5. Com efeito, ainda que o registro in natura do violento cotidiano urbano no qual o risco de aniquilamento permanente também seja característico da prosa de Edyr Augusto, as obras de Fernando Bonassi, Marçal Aquino, Paulo Lins, muitas adaptadas para o cinema, já teriam registrado o diálogo entre o documental e o ficcional por meio do esgarçamento das tensões sociais existentes. O que a literatura de Ferréz faz, contudo, ao re-apresentar o mundo das “quebradas das vielas da periferia paulista” por meio de material autobiográfico e de uma linguagem oral, de gueto, é oferecer aos manos algo que tenha “a sua cara”. Também Daniel Frazão, oriundo de uma classe média intelectualizada, escreve para os “manos”. O implacável Cerco narra o assassinato de vizinhos, professores, pais, num domingo de sol, na pacata São Felipe, por aqueles que a própria cidade gerou. Por que razão? Porque sim.
Se em suas origens, então, o romance trouxe para o “suporte” livro emoções cotidanas com as quais os leitores poderiam se identificar, democratizando e popularizando a leitura, o testemunho ou a linguagem direta atuantes na literatura contemporânea parecem ter, sim, uma função identitária. Função que, ao delimitar espaços urbanos, psíquicos, morais, éticos, mais do que oferecer representações com as quais os leitores possam se identificar, ao contrário, comunica ao mundo a sua existência, ao circunscrevê-los. O fato é que, com algumas exceções, a literatura contemporânea não desorganiza a realidade, não desvela subjetividades mas promove o sentimento de pertencimento ao constituir identidades
6. Nesse sentido, corresponde, no âmbito da cultura, ao que Oliveira parece experimentar enquanto organizador das antologias Geração 90.
Mas a questão é que caso consideremos, como Eric Hobsbawm
7, a desconstrução dos mecanismos sociais que vinculam a nossa experiência pessoal à das gerações passadas um dos fenômenos mais característicos do final do século 20, parece-me fundamental sermos capazes de sustentar a ausência de homogeneização em face à fragmentação. Trata-se do tempo necessário para “‘vomitar’ os excessos a fim de avaliarmos o que de fato queremos redeglutir”, sugere Michel Melamed, em Regurgitofagia. Somente assim, angustiados porém integros, firmes porém flexíveis – fortes, afinal –, poderemos, tendo o tempo como o nosso único aliado, enfrentar as décadas que nos esperam, no percurso desconhecido que é o de reinscrever a própria herança de forma inovadora.

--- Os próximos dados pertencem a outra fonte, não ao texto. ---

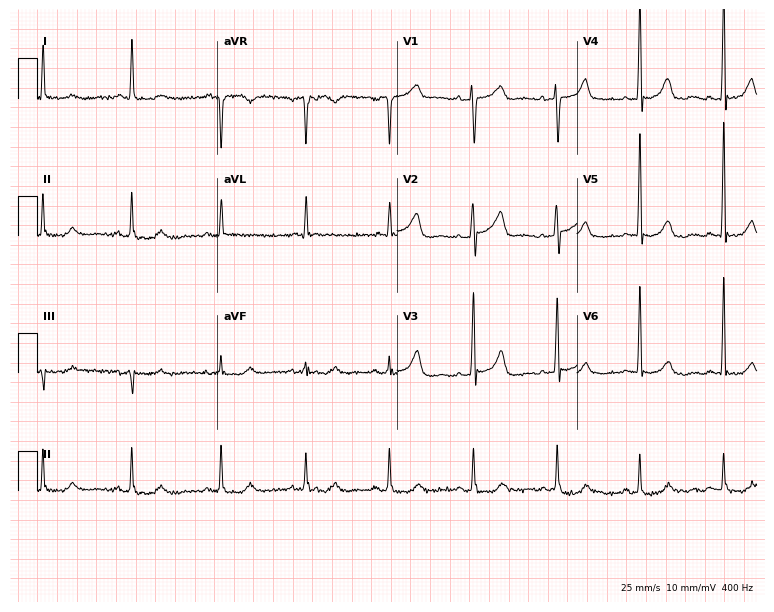
Resting 12-lead electrocardiogram (7.3-second recording at 400 Hz). Patient: a female, 63 years old. None of these six findings is recorded: first-degree AV block, right bundle branch block, left bundle branch block, sinus bradycardia, atrial fibrillation, sinus tachycardia. Only these six findings were labelled.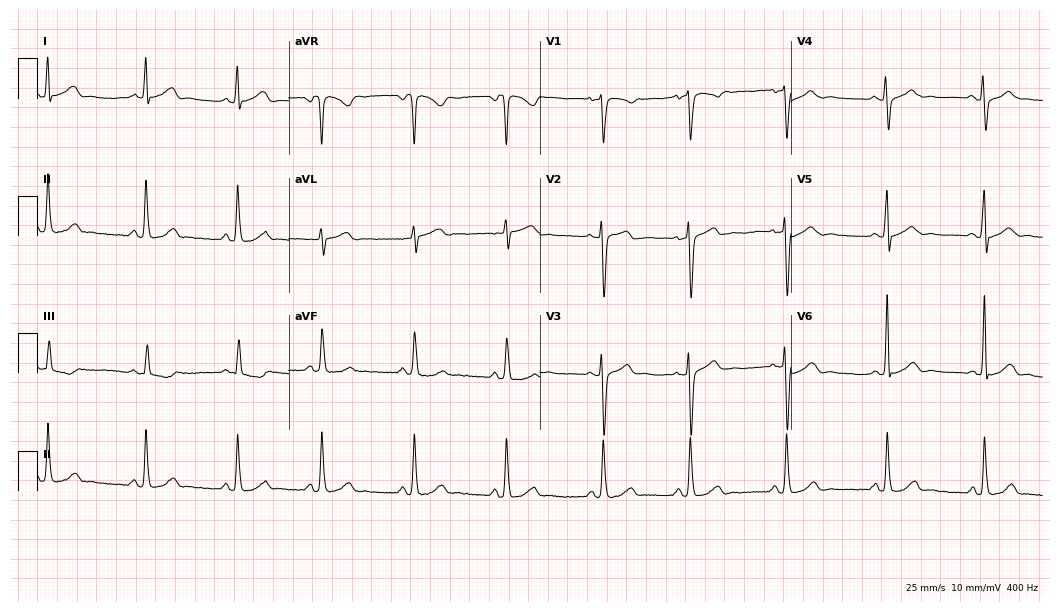
12-lead ECG (10.2-second recording at 400 Hz) from a female, 34 years old. Labelled as a normal ECG.

4 Cf. Süssekind, Flora. (1985)
Literatura e vida literária. Belo Horizonte, Editora UFMG, 2004, 2ª edição revista.
5 Cf. Lajolo, Marisa.
Como e por que ler o romance brasileiro. Rio de Janeiro, Objetiva, 2004.
6 Vale observar, contudo, que, no que se refere aos autores oriundos dos blogs da Web, a dinâmica que se estabelece – ainda que por meio de instrumentos distintos – também busca constituir uma identidade.
7 Cf. Hobsbawm, Eric. (1994)
Era dos extremos. O breve século XX: 1914-1991. São Paulo, Cia. Das letras, 1995.